I will invent the subject

Claims (2)

Glass and quartz ceramic mass with an additive of 0,5 to 4% by weight of aluminum fluoride and optionally with the addition of known molding aids for the production of pourable, impermeable sintered bodies by non-reactive sintering at temperatures below 1000 ° C, characterized in that and electrical properties analogous to steatites, the proportion optionally ground to a quartz-rich raw material is 39 to 64% by weight and the proportion of comminuted glass is 35 to 60% by weight, the quartz-rich raw material consisting of 97 to 100 wt.% SiO ₂ and a residue consisting of Al 2 O 3, FeaCh, alkali oxides, alkaline earth carbonates and water-soluble salts, and the ground glass consists of 65.0 to 77.0 mol%; S1O2 3.0 to 5.0 mol. Al2O3 11.0 to 16.0 mol%. At ₂ O and K2O 1.5 to 5.0% by mol.
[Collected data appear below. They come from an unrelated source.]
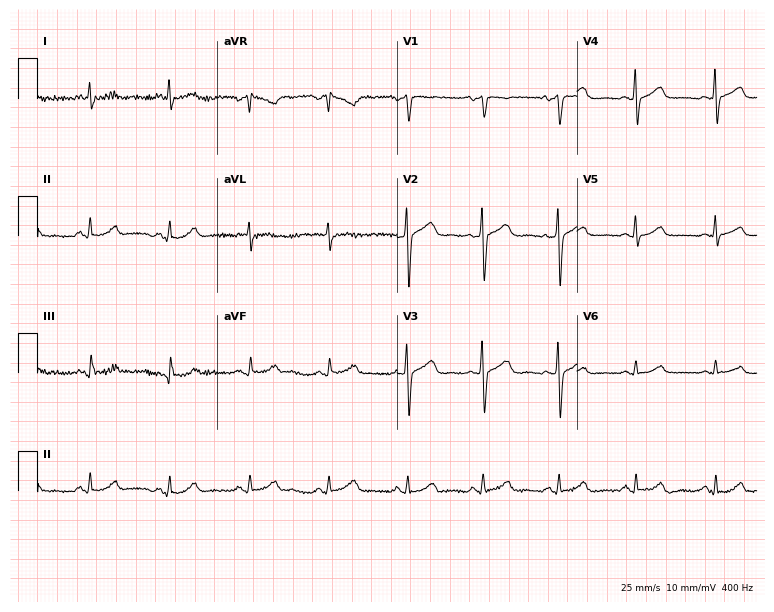
ECG — a female, 49 years old. Labelled as a normal ECG.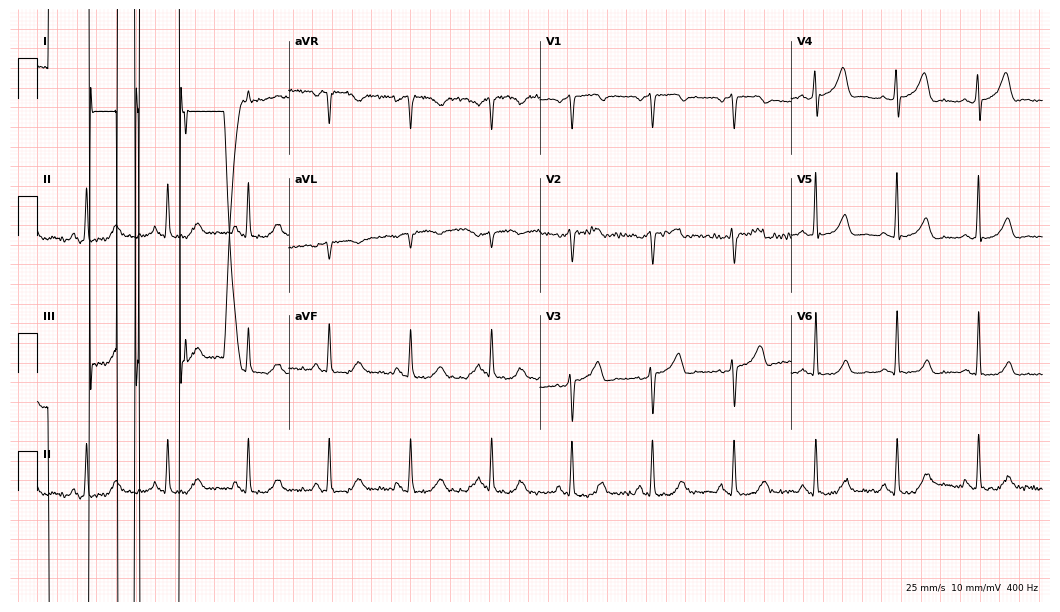
Electrocardiogram, a 70-year-old male patient. Of the six screened findings (first-degree AV block, right bundle branch block, left bundle branch block, sinus bradycardia, atrial fibrillation, sinus tachycardia), none is recorded. Findings outside these six are not listed.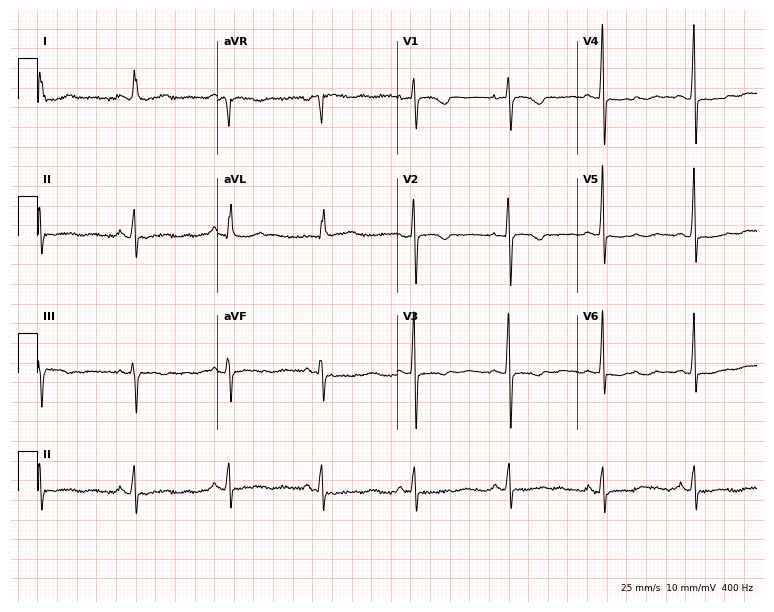
Electrocardiogram, a female patient, 56 years old. Of the six screened findings (first-degree AV block, right bundle branch block, left bundle branch block, sinus bradycardia, atrial fibrillation, sinus tachycardia), none is recorded. Findings outside these six are not listed.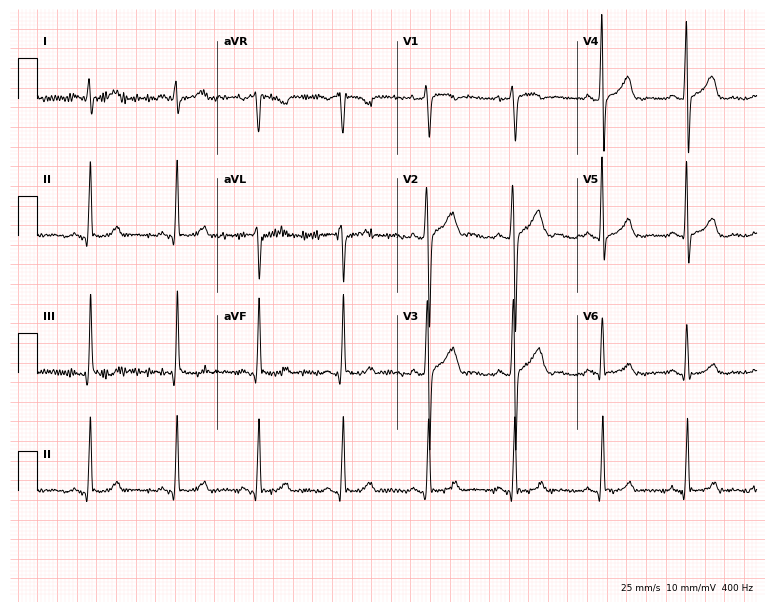
12-lead ECG from a 28-year-old male. Screened for six findings — first-degree AV block, right bundle branch block, left bundle branch block, sinus bradycardia, atrial fibrillation, sinus tachycardia — none is recorded.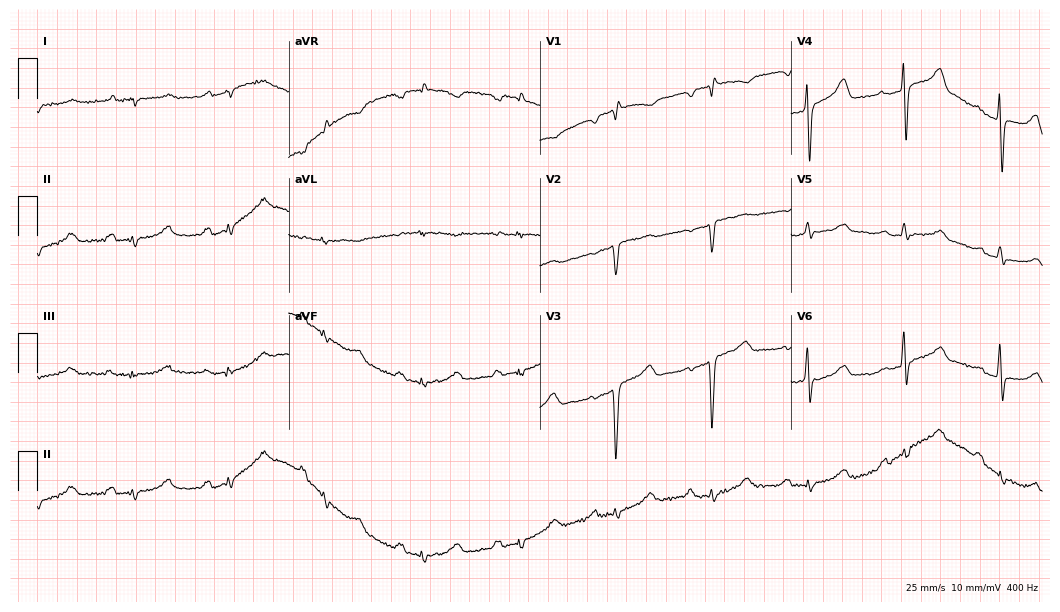
Standard 12-lead ECG recorded from a male, 53 years old. The tracing shows first-degree AV block.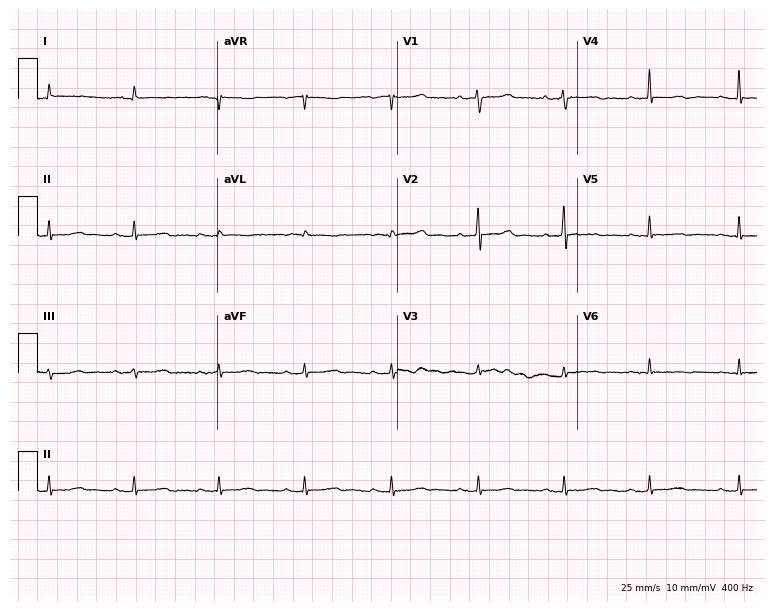
Electrocardiogram, a man, 81 years old. Of the six screened findings (first-degree AV block, right bundle branch block, left bundle branch block, sinus bradycardia, atrial fibrillation, sinus tachycardia), none is recorded. Only these six findings were labelled.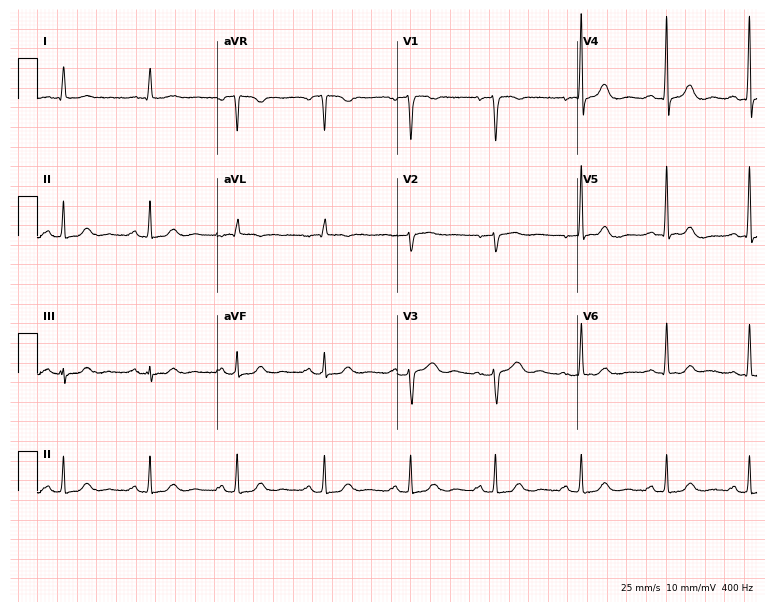
Resting 12-lead electrocardiogram (7.3-second recording at 400 Hz). Patient: an 84-year-old female. Read as a normal ECG.

BaO 2.5 to 7.0 mol. , MgO / CaO / SrO and a residue consisting of 22O3 and exhibiting the following physical properties T _S is 700 to 850 ° C tl MQ. m 280 to 350 ° C tg δ (at 1 MHz) 10 to 35. 10> or (50 ... 400 ° C) 8 to 10.10 ° - K <and a grain fraction of 0,5 μπι up to 15 μΐη 60 to 91% by mass, and from 0,5 μ-rn up to 1,9 μνα 15 to 33% by weight, meaning: T _SORT temperature at which the glass has a certain viscosity, thickness ΜΩπί temperature at which the specific electrical resistance is just 100 ΜΩ. cm, or more recently 1 inch. m, tgS dielectric loss factor at 20 ° C, at the specified frequency of 1 MHz, «(50 ... 400 ^Q C) linear thermal expansion coefficient at temperature interval 50-400 ° C.